San Francisco, Calif. — In late June, the California Department of Food and Agriculture canceled plans to spray a pheromone that would disrupt the mating of light brown apple moths, an invasive pest that, officials say, could cause over $100 million in damage to crops.
The state would have used airplanes to spray the pheromone over densely populated parts of the San Francisco Bay area at night. “The change of course comes after thousands of citizens questioned the safety and effectiveness of the spraying program,” according to an article in The San Francisco Chronicle. One might argue, though, that paper itself played an important part in facilitating the change.
Beginning in February and throughout the spring, the Chronicle published a series of articles about complaints that the pheromone had caused health problems—such as coughing, muscle aches, and headaches—when it was sprayed over two counties south of San Francisco last fall. The articles pitted local activists and scientists, who argued that the state had not adequately studied the impact of spraying, against government officials and scientists, who insisted that the spraying was safe.
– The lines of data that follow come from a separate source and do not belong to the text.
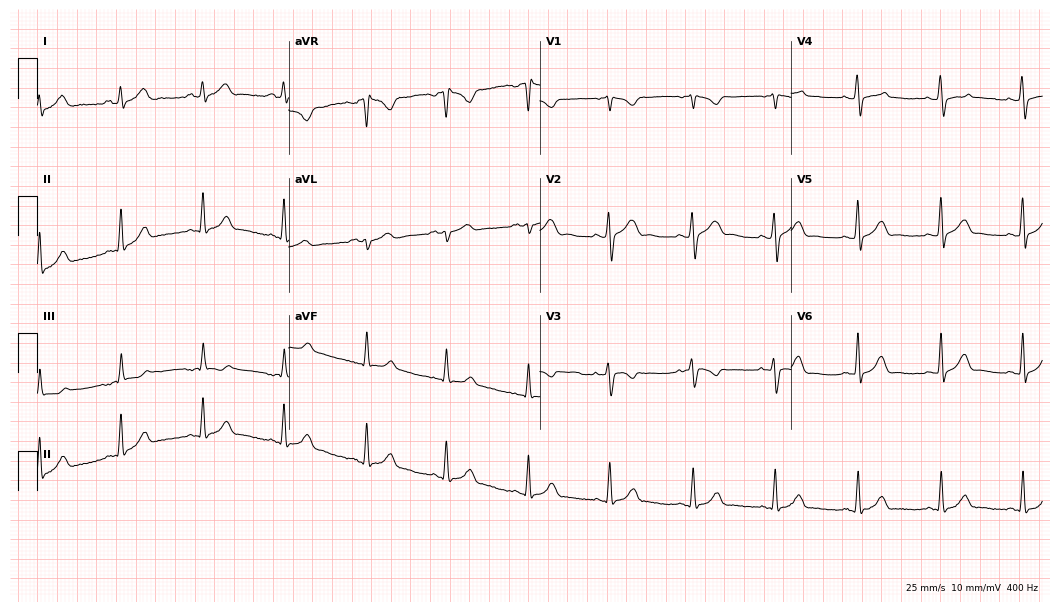
ECG — a female patient, 27 years old. Labelled as a normal ECG.
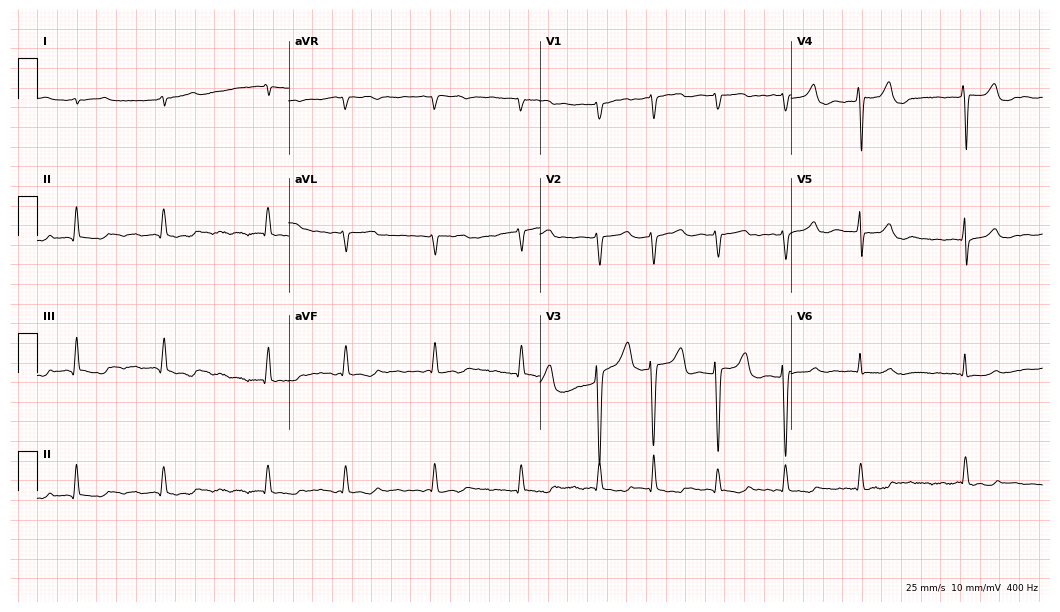
12-lead ECG from a man, 70 years old. Shows atrial fibrillation.
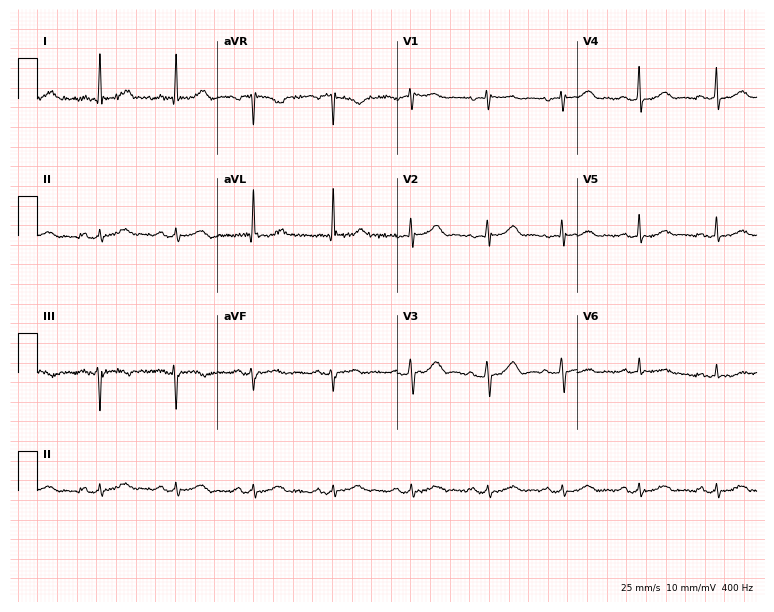
Electrocardiogram, a 50-year-old woman. Of the six screened findings (first-degree AV block, right bundle branch block (RBBB), left bundle branch block (LBBB), sinus bradycardia, atrial fibrillation (AF), sinus tachycardia), none is recorded. Only these six findings were labelled.
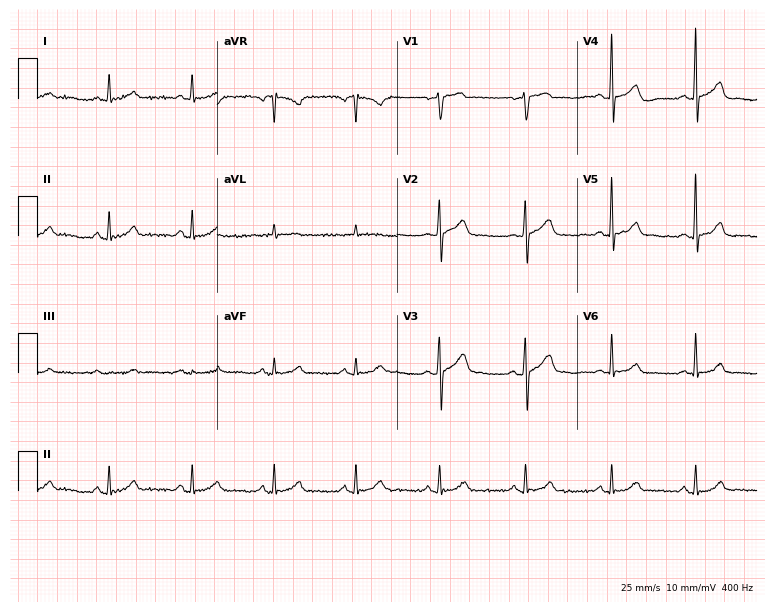
12-lead ECG (7.3-second recording at 400 Hz) from a woman, 58 years old. Screened for six findings — first-degree AV block, right bundle branch block, left bundle branch block, sinus bradycardia, atrial fibrillation, sinus tachycardia — none is recorded.
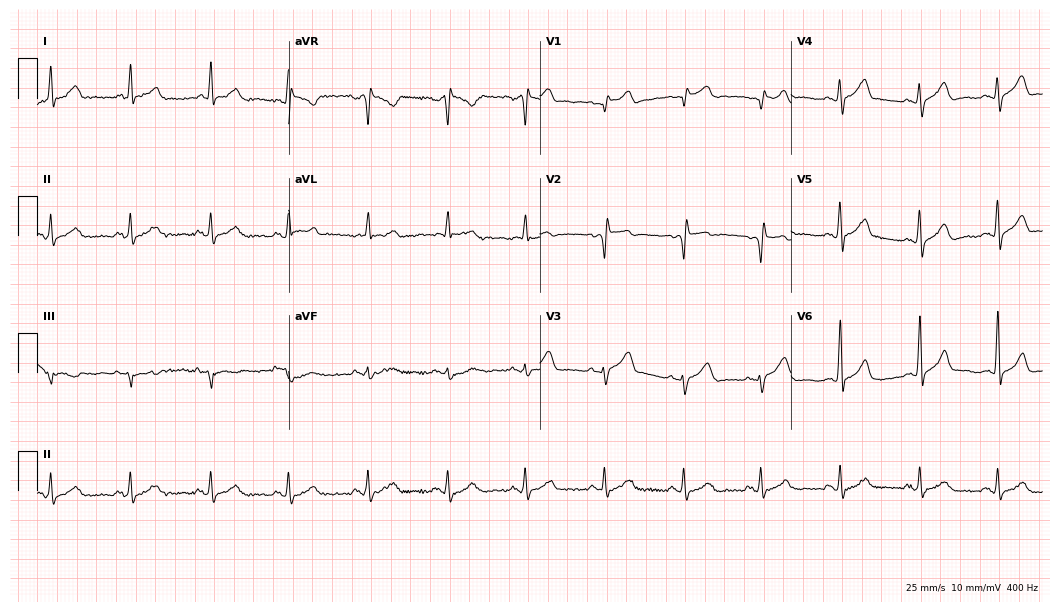
ECG (10.2-second recording at 400 Hz) — a male, 51 years old. Screened for six findings — first-degree AV block, right bundle branch block (RBBB), left bundle branch block (LBBB), sinus bradycardia, atrial fibrillation (AF), sinus tachycardia — none is recorded.
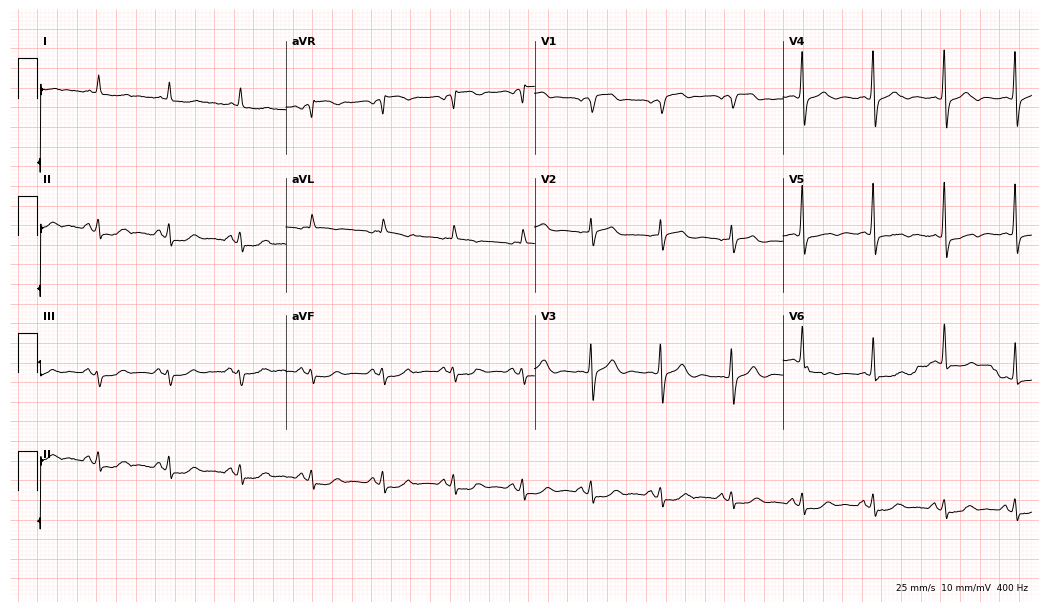
12-lead ECG (10.1-second recording at 400 Hz) from a 75-year-old male. Screened for six findings — first-degree AV block, right bundle branch block, left bundle branch block, sinus bradycardia, atrial fibrillation, sinus tachycardia — none is recorded.
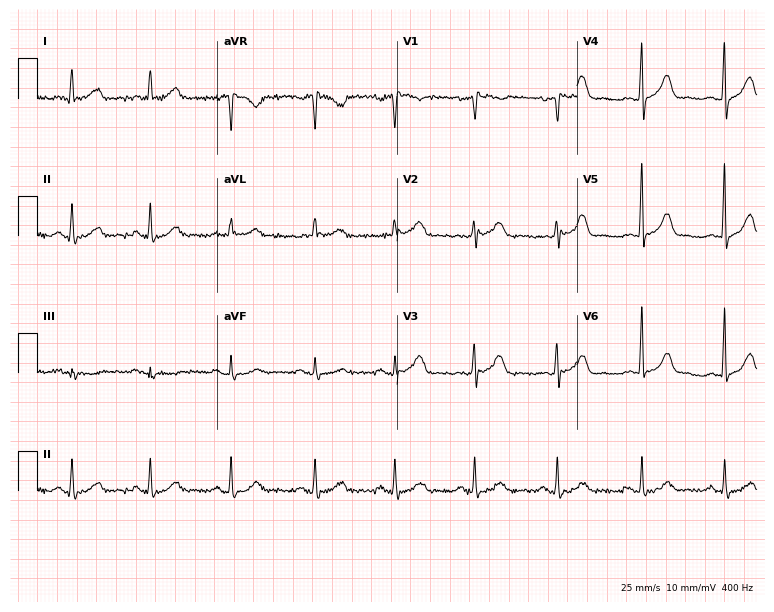
Electrocardiogram (7.3-second recording at 400 Hz), a 57-year-old woman. Overall reading on record: normal ECG.
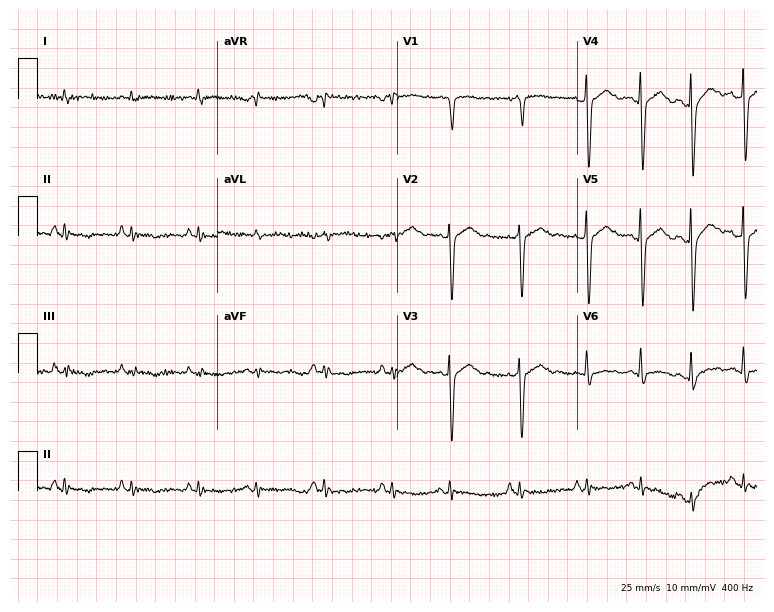
12-lead ECG from a 67-year-old male (7.3-second recording at 400 Hz). No first-degree AV block, right bundle branch block, left bundle branch block, sinus bradycardia, atrial fibrillation or sinus tachycardia recorded for this tracing. Other findings, if any, are not listed.
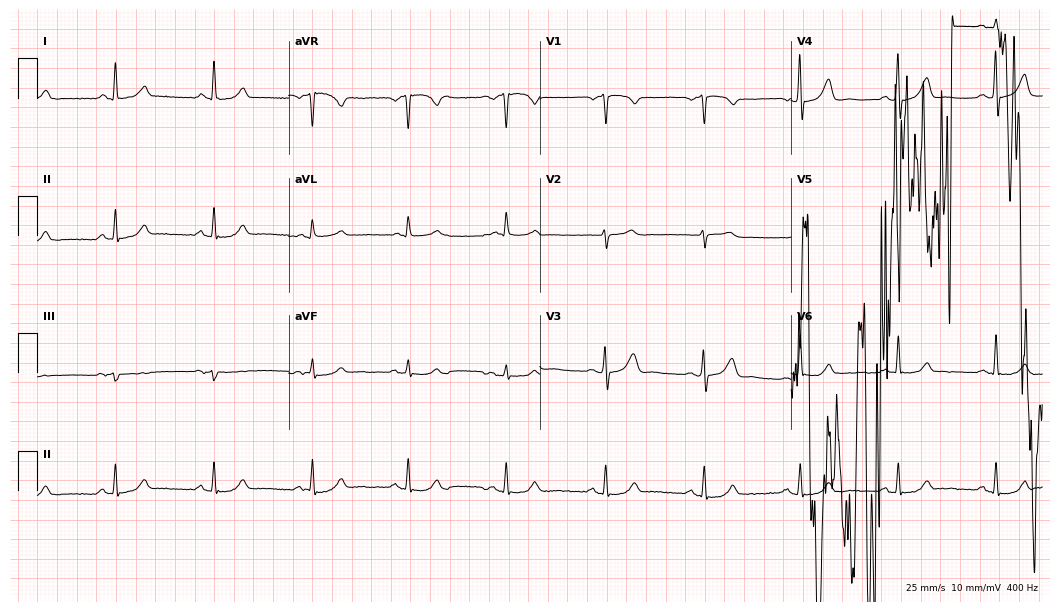
Resting 12-lead electrocardiogram (10.2-second recording at 400 Hz). Patient: a woman, 47 years old. None of these six findings is recorded: first-degree AV block, right bundle branch block, left bundle branch block, sinus bradycardia, atrial fibrillation, sinus tachycardia.

Soon after its first news article on the plan, the Chronicle published an editorial stating that it wasn’t buying the government line:
The state will have to do a much better job of explaining its methods than it has so far at a handful of local meetings.
If time is critical in stamping out this pest, then Sacramento must do more to describe its plans and the foreseeable risks. The Bay Area needs convincing.
Unfortunately, the Chronicle helped impede any meaningful (and totally warranted) scientific debate about health and environmental impacts of spraying by ignoring information that was, in fact, already available. In the spring and summer of 2007, the paper published several stories about the moth’s discovery in California, including a number of pieces about a group of international scientific experts convened by the U.S. Department of Agriculture to offer advice on how to deal with the moth. (The panel, called the “technical working group,” recommended eradication.)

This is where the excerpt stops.